I can simply say it like this. Anything that raises your Testerone level will make a man and woman more aggressive. Doesn't mean violent. But just aggressive. There is always the increase potential in other words.


But please share your principles of Chi Kung?






JadecloudAlchemist said:


> I never was trying to engage in a debate. I was trying to have a better understanding of what you were saying by the link.
> 
> You then spoke about what your teacher said about "Aggressive Qi"
> 
> Which I do not find to be true.
> 
> You then go on speaking about Kidney breathing and Marrow cleansing which would be considered at least by my standards advance forms.
> 
> 
> 
> 
> One of the main reasons why I try to hold back from discussing Qigong online and even when teaching in person.
> 
> Do what you want I will comment on things I find to be truthful or practical. Theories are there for a reason. In Qigong if you do not know proper theory you are wasting your time in your cultivation. All the Sects though they may differ on methods they do agree on certain theories and do achieve higher levels you need to know Qigong theory.
> 
> 
> 
> You can look thru my past post I wrote a small article on Jing.
> 
> 
> 
> Why should I share information with someone who:
> 
> And who in another thread spoke ill-will towards my screen name?


----------



## JadecloudAlchemist

> No they will not be able to practice Chi Kung at all. My link is simply something that shares info that Chi Kung sets exist in Wing Chun. However it doesn't show you how to practice the forms. There are a few pictures true. But the postures and transitions are not there. The breath work is not shown there. The exact timing and rotation of the body contractions etc is not shown on there. Now it depends on your style lineage and many other things.


 
Fair enough though the link does try to come off as a teaching exercise.

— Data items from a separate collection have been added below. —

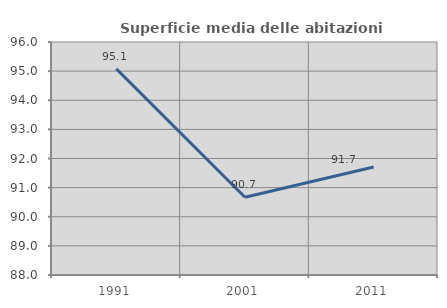
| Category | Superficie media delle abitazioni occupate |
|---|---|
| 1991.0 | 95.079 |
| 2001.0 | 90.669 |
| 2011.0 | 91.708 |
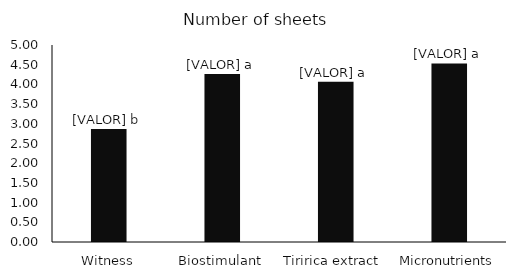
| Category | Series 0 |
|---|---|
| Witness | 2.867 |
| Biostimulant | 4.267 |
| Tiririca extract  | 4.067 |
| Micronutrients | 4.533 |
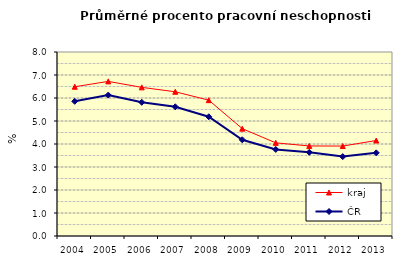
| Category | kraj | ČR |
|---|---|---|
| 2004.0 | 6.489 | 5.857 |
| 2005.0 | 6.722 | 6.126 |
| 2006.0 | 6.462 | 5.814 |
| 2007.0 | 6.271 | 5.619 |
| 2008.0 | 5.906 | 5.184 |
| 2009.0 | 4.667 | 4.184 |
| 2010.0 | 4.05 | 3.763 |
| 2011.0 | 3.915 | 3.638 |
| 2012.0 | 3.911 | 3.452 |
| 2013.0 | 4.152 | 3.615 |
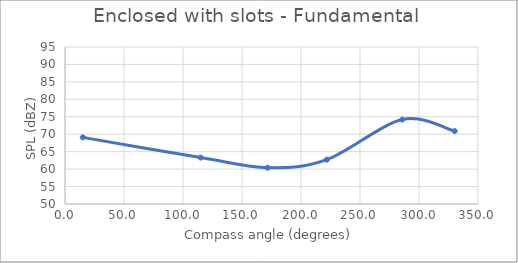
| Category | Series 0 |
|---|---|
| 15.06445125542554 | 69.1 |
| 115.00449447818254 | 63.3 |
| 171.7068171198818 | 60.4 |
| 221.8691292075067 | 62.7 |
| 285.7828166838848 | 74.2 |
| 330.28010595813004 | 70.9 |

> You need a Sifu to teach you the breath,the movements and the principles and how they are applied. With out it your totally lost. If you have principles from reading books which I have it doesn't matter. I had an book on Chi Kung atleast 3 years before I even started practicing Chi kung. I read the book but I didn't practice it until I had a qualified Sifu who could teach me. Now I have spoken with many people on theories and different knowledge. But my Chinese Sifu in Tai Chi is simplest. He says the key to success is practice. No matter how much theory you have it means nothing unless you practice it. Theory shows you how to use it. But what good is it to know how to use a gun if you don't have a gun? Its useless. First build the gun.

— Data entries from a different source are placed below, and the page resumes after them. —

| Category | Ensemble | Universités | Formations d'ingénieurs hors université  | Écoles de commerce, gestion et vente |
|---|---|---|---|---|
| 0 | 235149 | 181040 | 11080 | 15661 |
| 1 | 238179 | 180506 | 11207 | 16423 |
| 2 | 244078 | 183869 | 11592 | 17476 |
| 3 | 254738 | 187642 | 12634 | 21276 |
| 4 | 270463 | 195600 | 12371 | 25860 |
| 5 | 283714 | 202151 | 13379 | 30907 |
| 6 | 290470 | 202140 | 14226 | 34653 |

 I agree with needing a teacher.



I am also someone who is big on theory. If you practice without knowing theory you are wasting time. For example if you do not know San Bao,Kan and Li, Yin and Yang and Five element theory you will only waste the energy you are culivating. People try holding their breath and placing their attention at a particular organ resulting in Qi stagnation.

I don't disagree with aggresive Qi which would be called Fire Qi. I suspect I misread your wording as Qi in the Kidney area as Fire Qi which it is Water Qi.

I am also big on theory because many teachers teach their students Qigong exercises that 1.Can damage students who do not know what they are doing 2. Students can not progress in higher levels of cultivation because their basic levels have not been developed correctly.

One of Dr. Jwing Ming Yang's student told me that the way to see if someone is doing Tai chi chuan correctly was to refer to the classics.

In other words by knowing theory you can see who is an accomplished Qigong teacher and who is not. Which is why those who are into Newage Qigong mix their theories with other Newage or Yoga and have mixed results with their classes.

I have been to a good amount of Qigong teachers some who even taught at the Acupunture school I went to who did not know much on Qigong theory but here they were teaching it!!
 I think a Qigong teacher should be able to pick apart any Qigong set and be able to see how in theory it works and why it works.


----------



## Si-Je

Sorry, jade cloud.  I do see value in theory.  But, I disagree that the measurement for someone's level of mastery and correct utilization of chi/qi cannot be based on there "basics" of energy cultivation.
There are many ways to raise and cultivate energy, and not all of them are Eastern.
Just because someone uses qi/chi/energy and cultivates it differently than what you were taught doesn't make it 'wrong" or inferior.  Just different.
Some methods may work better for one person than another, just like regular martial arts.  Sure, some styles my be more efficient, but that doesn't always make them the best for every individual.
We're talking energy that's in your very own body, it's yours, learning to focus it on what you want it to do and the method you do that can be decided by you.

I've heard people say alot that you can 'hurt' yourself with your own energy if you do things 'incorrectly'.  I do wonder, and it's possibly out of ignorance, but how can you harm yourself with your own energy?
Especially when simply meditating and breathing on increasing flow, cultivation, and such?  The only thing I could think of is one may get too much energy built up and need to ground the excess energy?

Not wanting to start a fight now, just really curious since I've been introduced to a different way of thinking about chi/qi than alot of folks that talk about the eastern ways.


----------



## JadecloudAlchemist

> But, I disagree that the measurement for someone's level of mastery and correct utilization of chi/qi cannot be based on there "basics" of energy cultivation.


 
Lets look at small circulation a semi advance form.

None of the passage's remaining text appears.